Having polished off our last beers, we all agreed that La Marcha probably wouldn’t happen any time soon, and even if it did, that night was our first chance to make up for some missed opportunities from earlier in the trip. We couldn’t even get a Gay Pride parade to work for us. It was starting to seem as if our big gay trip was being repressed.
Tamales, humitas and empanadas
The previous week had been spent exploring Jujuy (pronounced “hoo-hwee”) and Salta, two provinces bordering Chile that are good nature-lover’s side trips. Argentina’s northwesternmost province and an increasingly popular tourist destination, Jujuy (Turismo.Jujuy.gov.ar) is well-known for its mix of stunning landscapes, unique natural landmarks, and well-preserved ruins. San Salvador de Jujuy, the capital of the province and home to about 230,000 residents, is a two-hour flight from Buenos Aires and serves as an ideal starting point for exploration, whether you plan to explore by rental car, as part of an organized bus tour, or with a private guide.

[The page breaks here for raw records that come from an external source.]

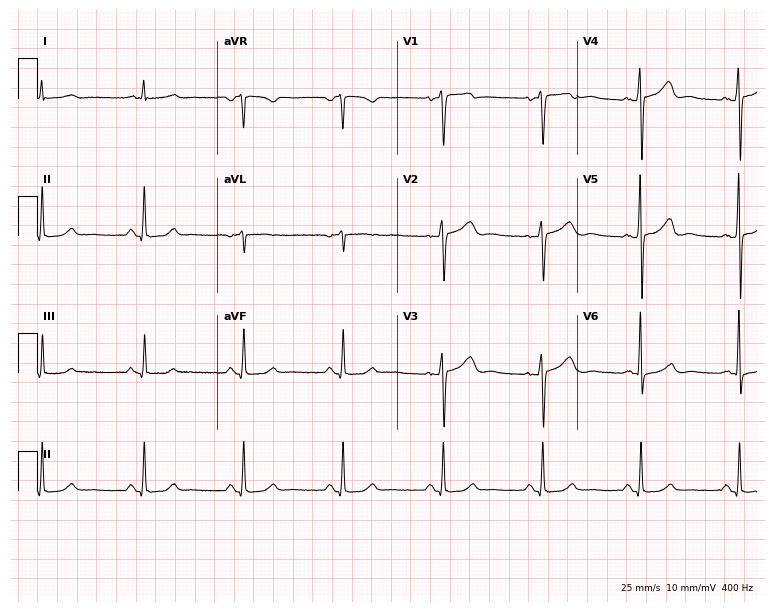
Resting 12-lead electrocardiogram. Patient: a male, 60 years old. None of these six findings is recorded: first-degree AV block, right bundle branch block, left bundle branch block, sinus bradycardia, atrial fibrillation, sinus tachycardia. Findings outside these six are not listed.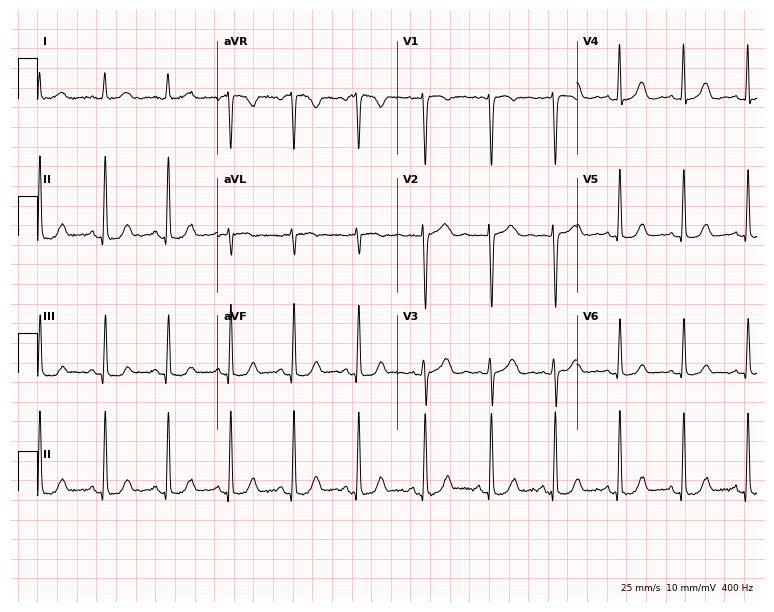
12-lead ECG from a woman, 50 years old (7.3-second recording at 400 Hz). Recorded interpretation: within normal limits.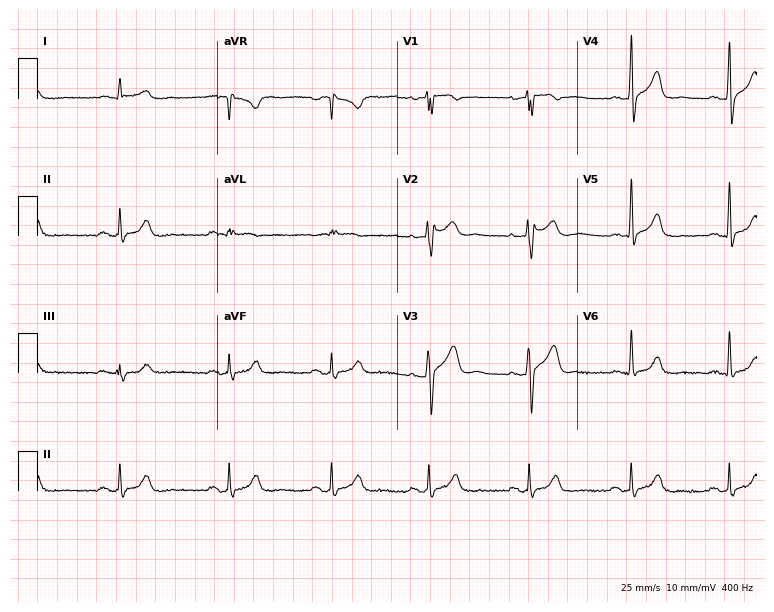
Electrocardiogram (7.3-second recording at 400 Hz), a 52-year-old male patient. Of the six screened findings (first-degree AV block, right bundle branch block, left bundle branch block, sinus bradycardia, atrial fibrillation, sinus tachycardia), none is recorded. Only these six findings were labelled.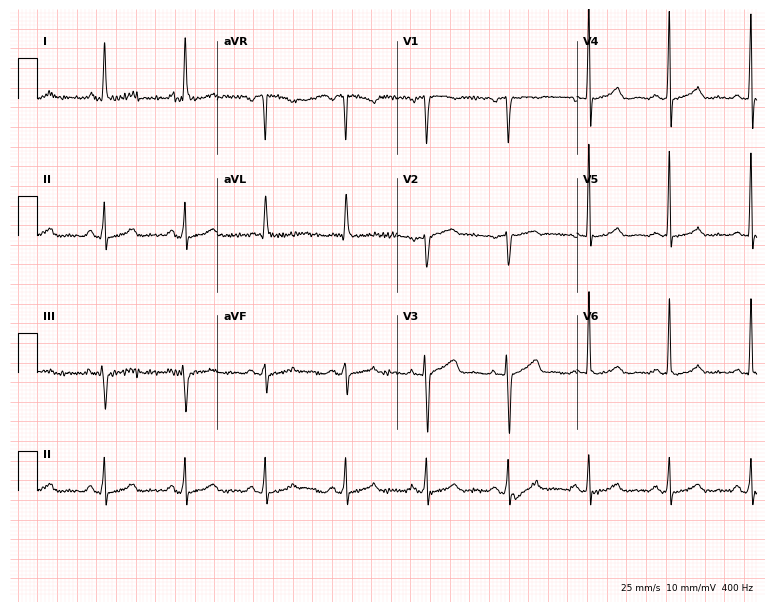
12-lead ECG (7.3-second recording at 400 Hz) from a 63-year-old female patient. Screened for six findings — first-degree AV block, right bundle branch block, left bundle branch block, sinus bradycardia, atrial fibrillation, sinus tachycardia — none is recorded. Only these six findings were labelled.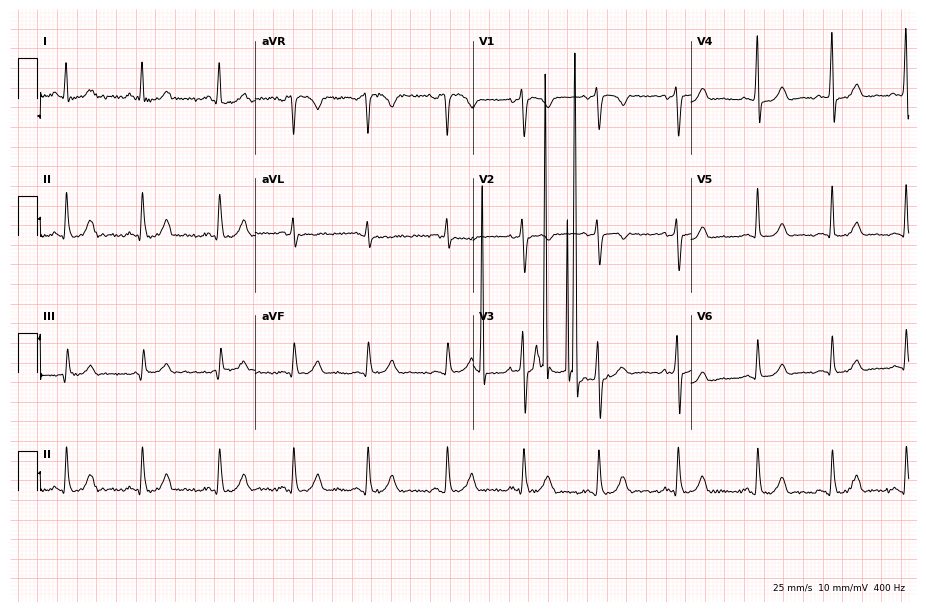
ECG (8.9-second recording at 400 Hz) — a 31-year-old female. Screened for six findings — first-degree AV block, right bundle branch block (RBBB), left bundle branch block (LBBB), sinus bradycardia, atrial fibrillation (AF), sinus tachycardia — none is recorded.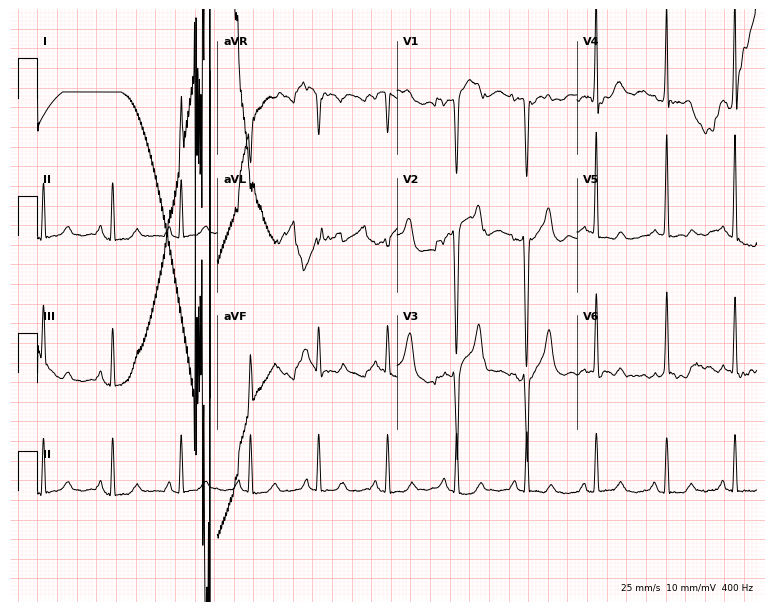
Electrocardiogram, a female patient, 74 years old. Overall reading on record: normal ECG.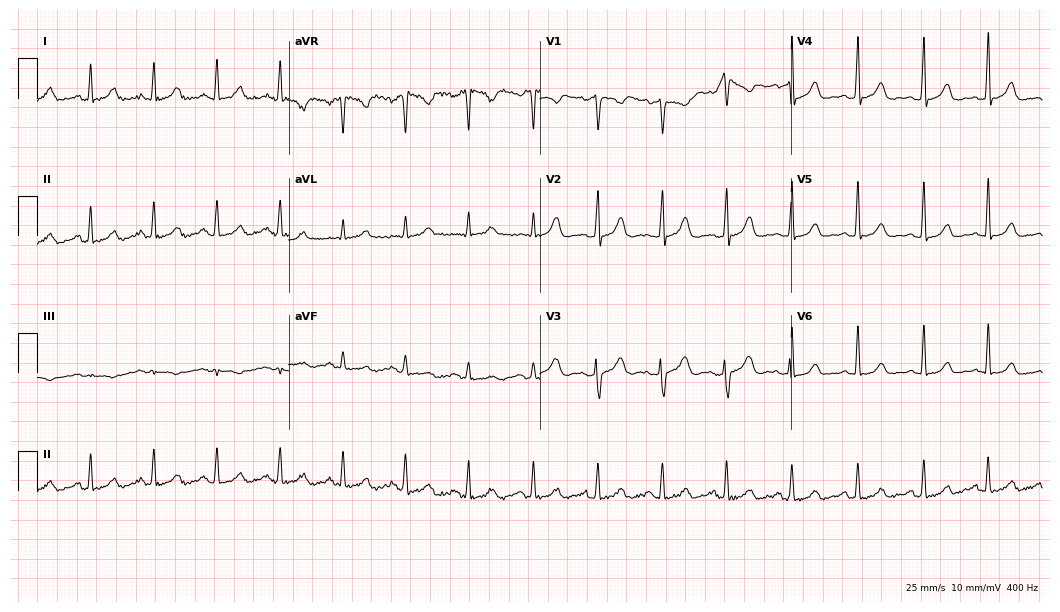
Electrocardiogram, a female patient, 40 years old. Overall reading on record: normal ECG.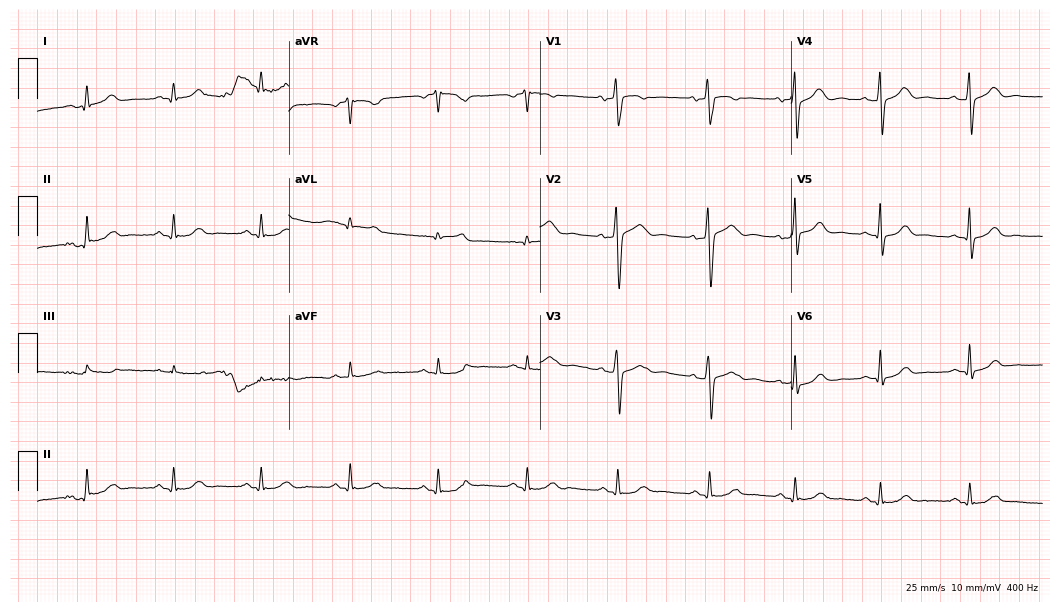
12-lead ECG (10.2-second recording at 400 Hz) from a man, 61 years old. Labelled as a normal ECG.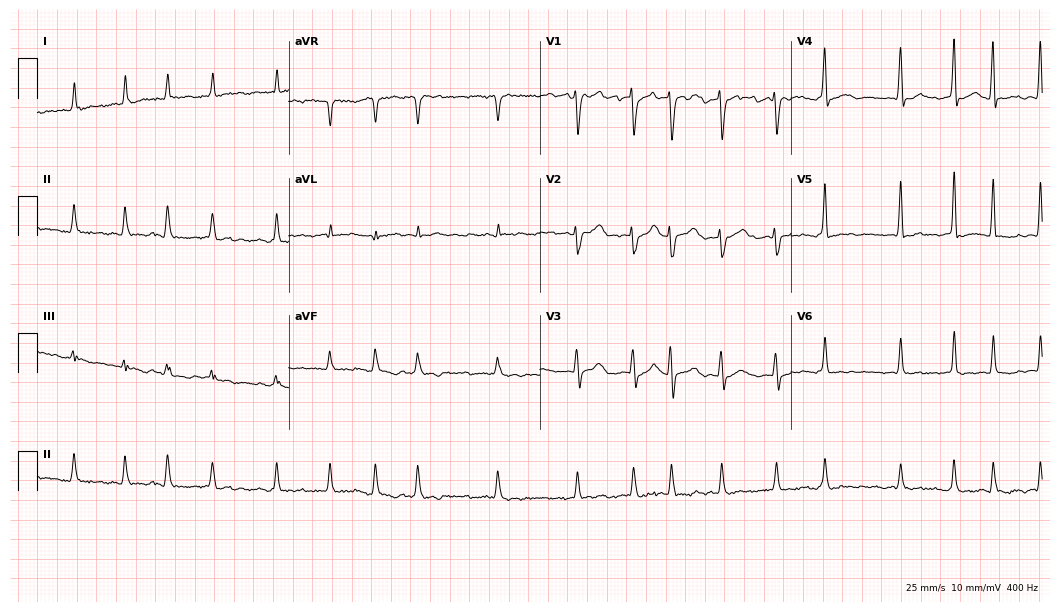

Clay pottery in a shop at Paseo de los Artesanos in San Salvador de Jujuy
While in town, get a great introduction to regional cuisine at Restaurante Viracocha (Barrio Centro, 388-423-3554), a favorite among locals and out-of-towners alike. If you are feeling adventurous, order the picante de llama, a spicy dish of llama piled over a generous mound of rice and potatoes. Llama meat has a taste and texture similar to pot roast, so even the not-so-adventurous need not fear it.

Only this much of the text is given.